Other Perks Common to Travel Rewards Cards
Card perks differ for every offer, but some of the best travel rewards credit cards come with elite-level perks that we really like. Some common perks to look for include:
- Travel insurance offers, including baggage delay or loss insurance, cancelled trip insurance or car rental insurance. Many credit card companies include them on any card marketed to travelers, and such perks really add peace of mind to personal or business travel.
- Purchase protection. A lot of cards offer purchase protections that credit you if an item you purchase goes on sale in the next few weeks. Another common perk is an extended warranty that applies to select purchases and can increase warranty coverage on items you purchase with your card for up to a year.
- Fraud protection. We don’t think consumers should apply to any card that doesn’t come with some fraud protection.
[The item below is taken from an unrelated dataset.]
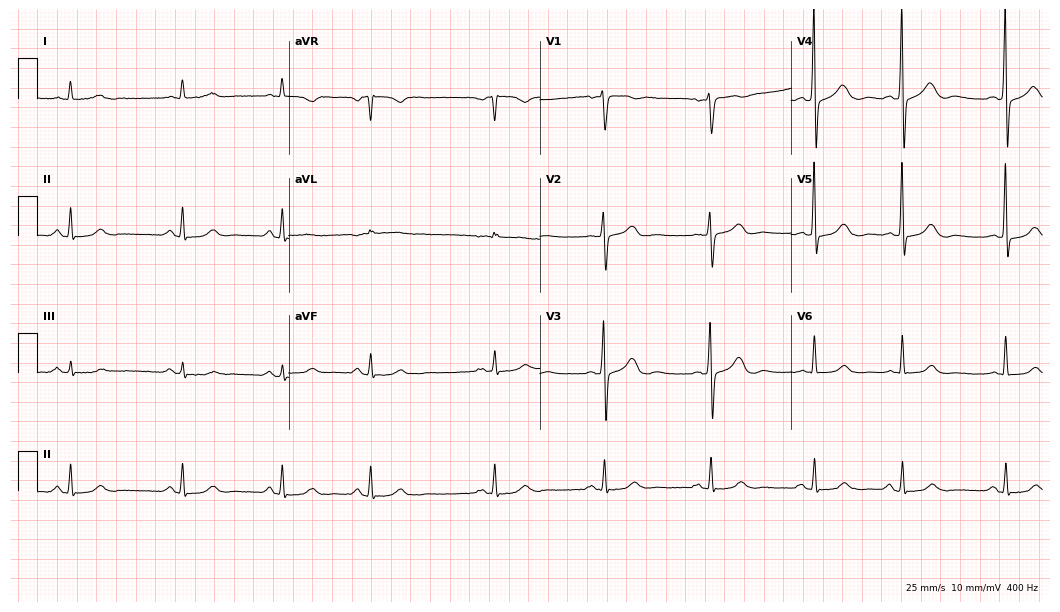
12-lead ECG from a 75-year-old male. No first-degree AV block, right bundle branch block, left bundle branch block, sinus bradycardia, atrial fibrillation or sinus tachycardia recorded for this tracing. Only these six findings were labelled.

Look for cards that allow customized alerts, cover you in case fraudulent purchases are made and let you manage your account online and via text for convenience.
What the Banks Don’t Tell You About Travel Rewards Cards
Credit card companies and banks are required to disclose or publish a lot of details about any credit card offer, but digging through the fine print can be a bit cumbersome. Banks are quick to tout a big sign-up bonus and other marketable perks — and they should be; we think those perks are pretty awesome ourselves.
But we also think, as a consumer, you need to be armed with all the knowledge so you can make the most of those perks. Here are just some important things banks won’t jump through hoops to make sure you know about travel rewards cards.
- Rewards may expire. Check the fine print on your offer to see exactly how long you have to use your rewards. The best travel rewards cards come with points that remain viable as long as you keep the card open. In most cases, if you close the account with active points, you lose those points.
- Transferring points may be a way to save them. If your travel rewards credit card allows transfer of points to another program (such as an airline’s frequent flyer program), you may be able to transfer all remaining points the statement cycle before you close the card.
- Late payments can negatively impact your account. Specifically, late payments can cause fees and a bump in your interest rate. If you lucked into a travel rewards card with a great 0 percent APR offer, a late payment can wipe out those benefits.
- Rewards don’t typically hit right away. Usually, you have to wait at least one statement cycle for your account to be credited with appropriate rewards, so don’t spend this week and expect to cover hotel costs next week with the relevant points.
- Some fees may apply to redemptions. Depending on the program or vendor, you may not be able to cover certain fees or taxes with points. While flight fare might be covered (and thus free) with your points, you might have to pay the associated taxes. You can still save a great deal of money with rewards points, but understanding the fine print leaves you with less surprises during redemption checkout.
A travel rewards credit card is a great way to turn your everyday spending into huge travel savings. Opt for a general travel rewards card if you’re not tied to a certain hotel or airline brand and travel at least once a year.